Brief description of the activities and of the intermediate results: We are proceeding with the development of new computational tools for the study of RNA editing events using direct RNA sequencing with Nanopore technology. In particular, a basecaller prototype for inosines is being optimized. In parallel, a deep learning algorithm is being improved for the identification of A-to-I RNA editing events in RNAseq experiments obtained with Illumina technology.

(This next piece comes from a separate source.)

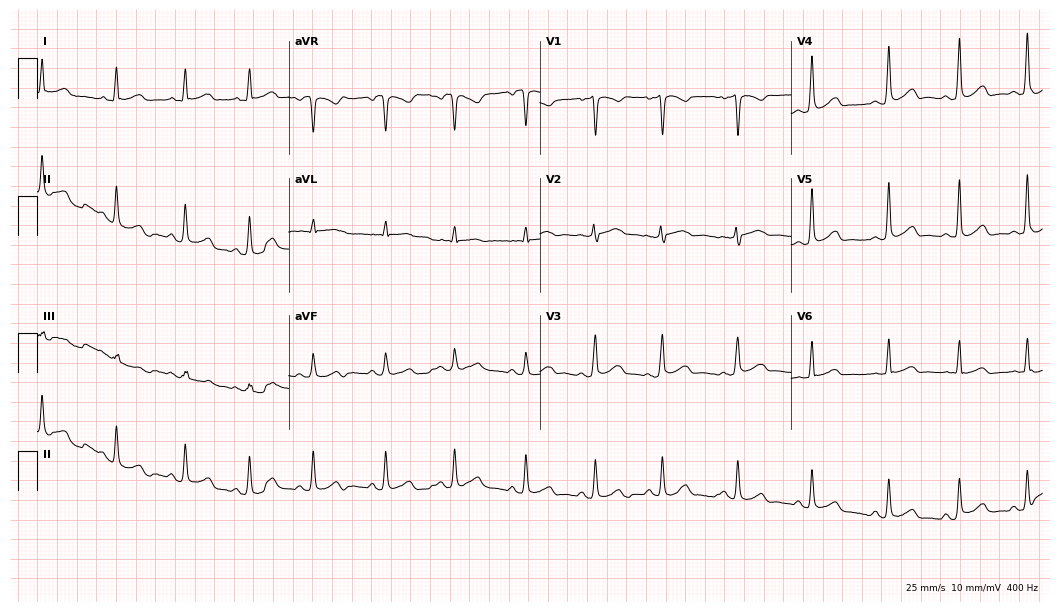
12-lead ECG (10.2-second recording at 400 Hz) from a female patient, 19 years old. Labelled as a normal ECG.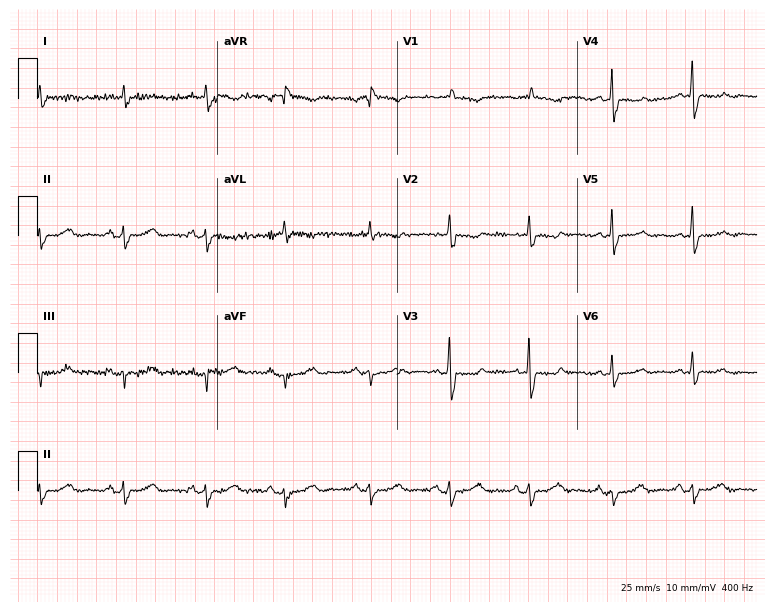
ECG (7.3-second recording at 400 Hz) — a 72-year-old female. Screened for six findings — first-degree AV block, right bundle branch block, left bundle branch block, sinus bradycardia, atrial fibrillation, sinus tachycardia — none is recorded. Other findings, if any, are not listed.

A manuscript describing a new method for characterizing C-to-U RNA editing events in RNAseq Nanopore has been published in January.
A tool, called REDInet, for the identification of RNA editing events in RNAseq experiments from human samples has recently been completed. The algorithm will be described in a manuscript that should be submitted for publication by the end of July 2024. In the meantime, the REDIportal database, used to feed the REDInet algorithm, has been updated. Finally, a tool for the identification of inosines in direct RNA sequencing data using Nanopore technology is being optimized.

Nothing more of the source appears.